YOUR GOAL >> Begin your copy at the line with "Das Rathaus in Ohrdruf (Thüringen)" in the records below and end it at the line with "Rima Bradley. Localización.", restating each line word for word; omit the pictures.

RECORDS SHOWN >>
Segment Open
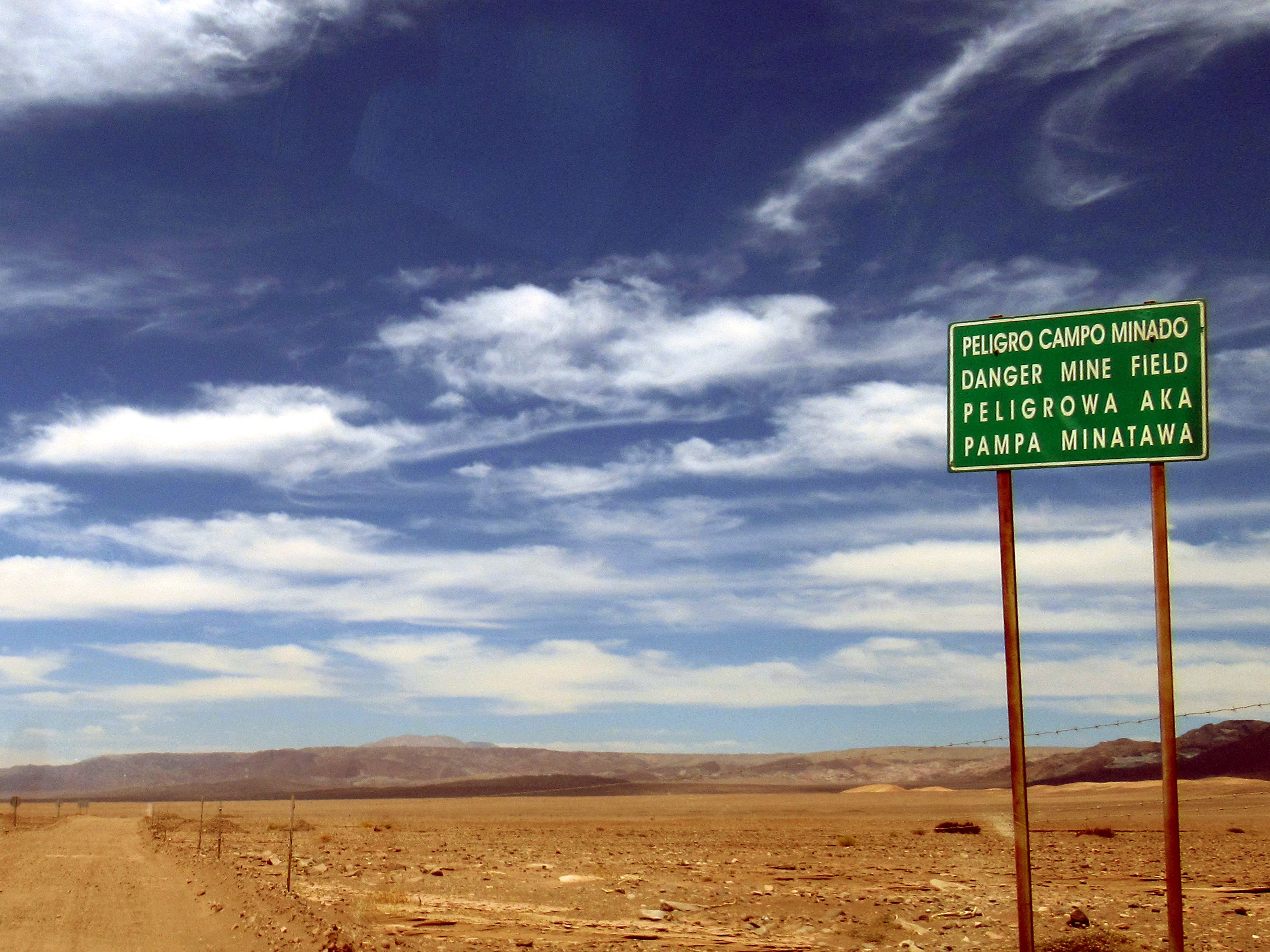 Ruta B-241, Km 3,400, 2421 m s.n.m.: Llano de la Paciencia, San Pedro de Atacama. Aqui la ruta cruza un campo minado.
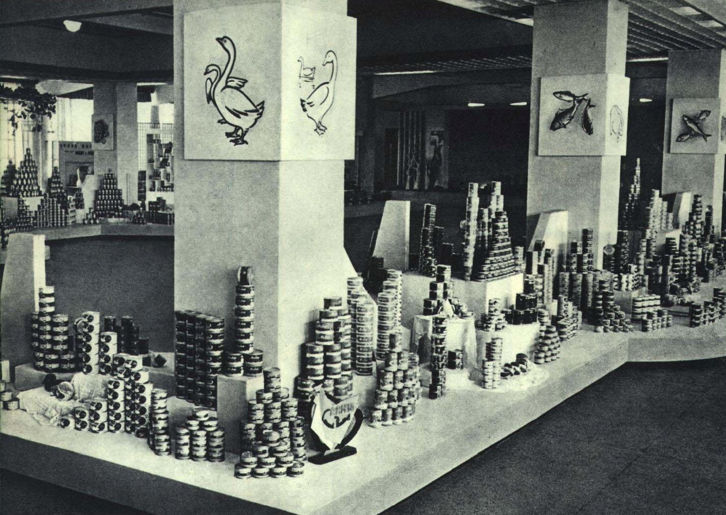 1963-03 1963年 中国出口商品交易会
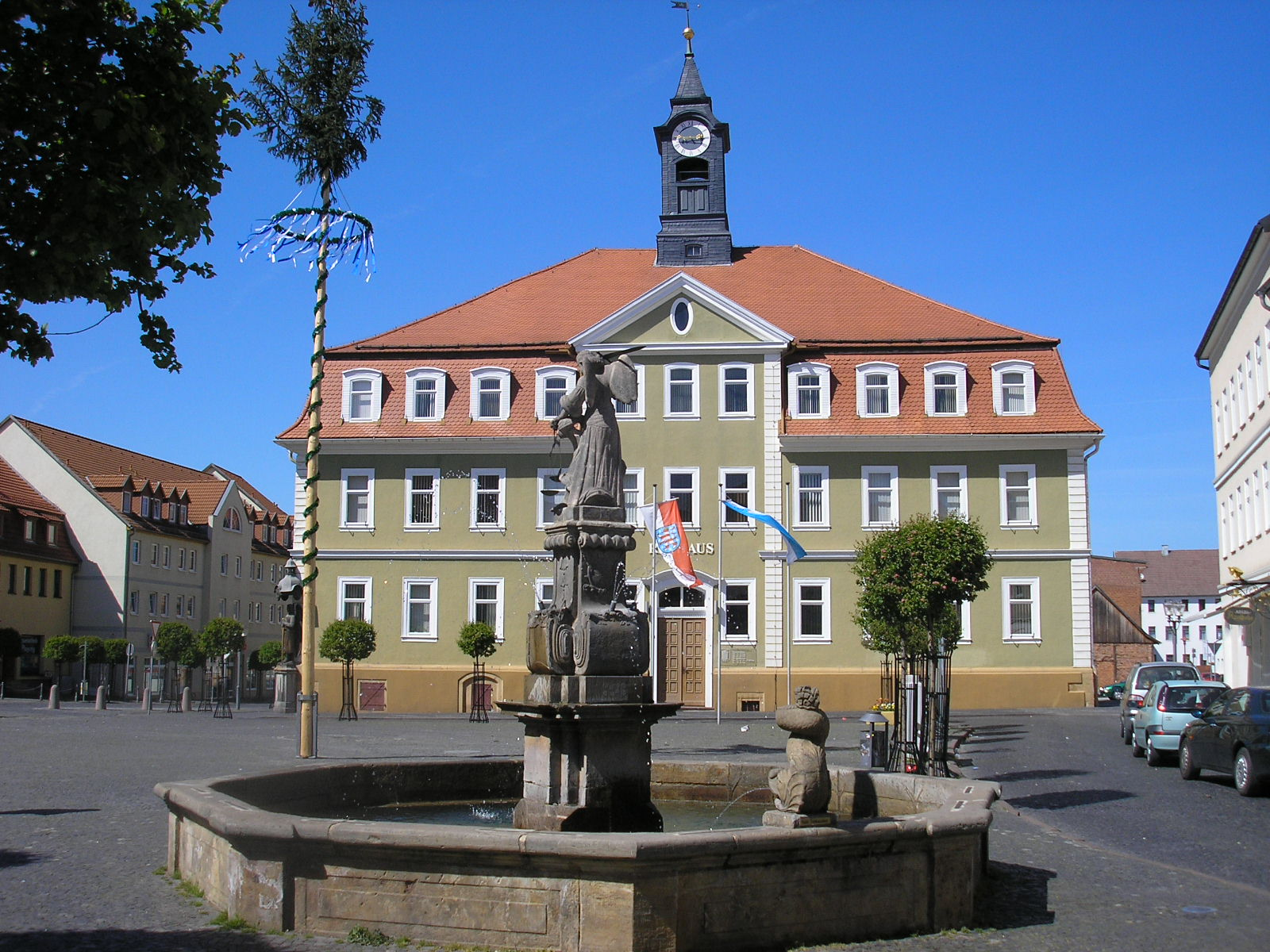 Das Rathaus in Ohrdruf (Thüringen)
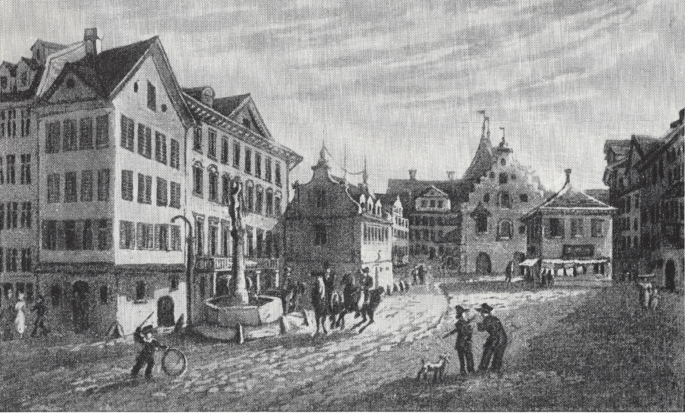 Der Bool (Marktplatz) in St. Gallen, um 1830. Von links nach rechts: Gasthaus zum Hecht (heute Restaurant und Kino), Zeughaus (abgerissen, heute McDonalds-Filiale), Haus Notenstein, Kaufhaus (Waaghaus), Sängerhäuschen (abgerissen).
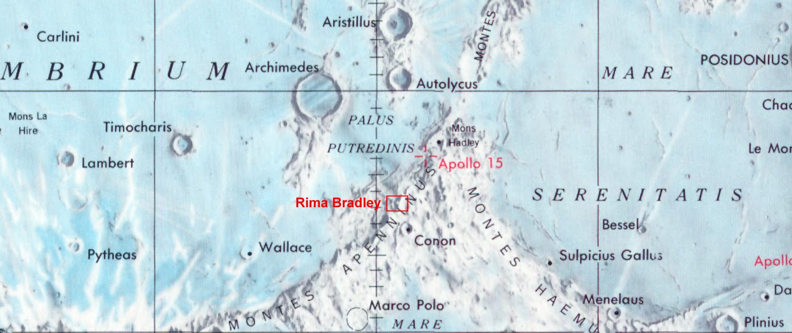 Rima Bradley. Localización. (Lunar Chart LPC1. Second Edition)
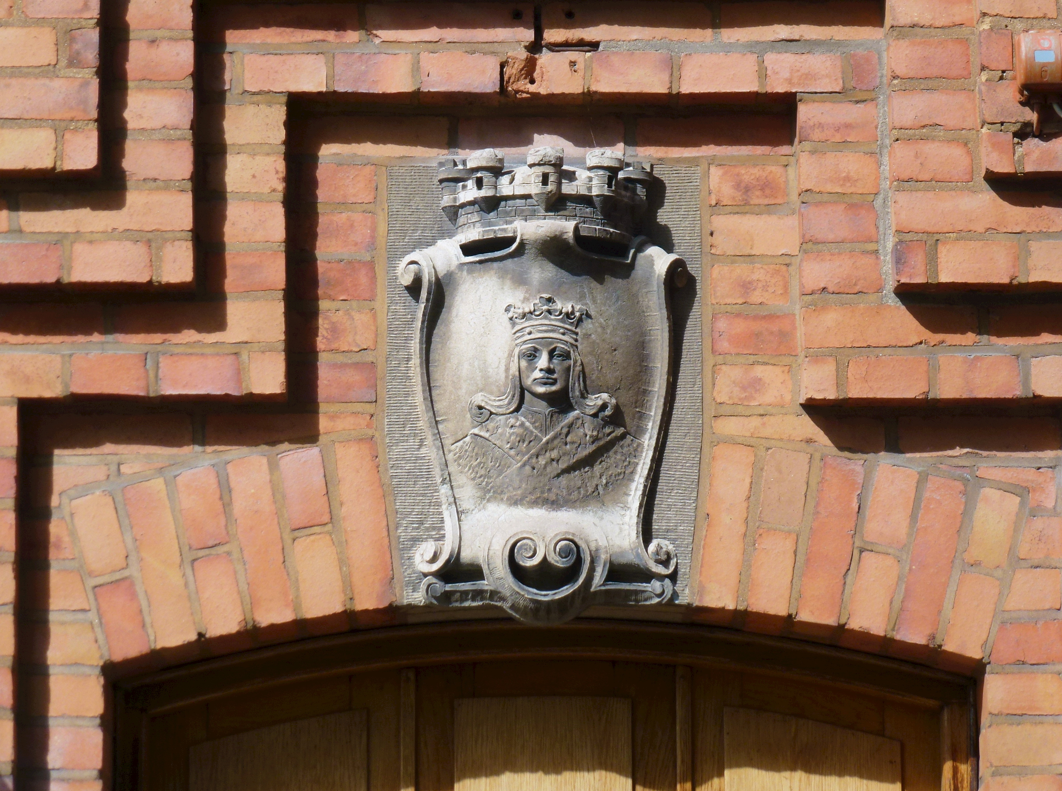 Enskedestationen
Segment Closed
RESPONSE TO THIS EXERCISE >>
 Das Rathaus in Ohrdruf (Thüringen)
 Der Bool (Marktplatz) in St. Gallen, um 1830. Von links nach rechts: Gasthaus zum Hecht (heute Restaurant und Kino), Zeughaus (abgerissen, heute McDonalds-Filiale), Haus Notenstein, Kaufhaus (Waaghaus), Sängerhäuschen (abgerissen).
 Rima Bradley. Localización. (Lunar Chart LPC1. Second Edition)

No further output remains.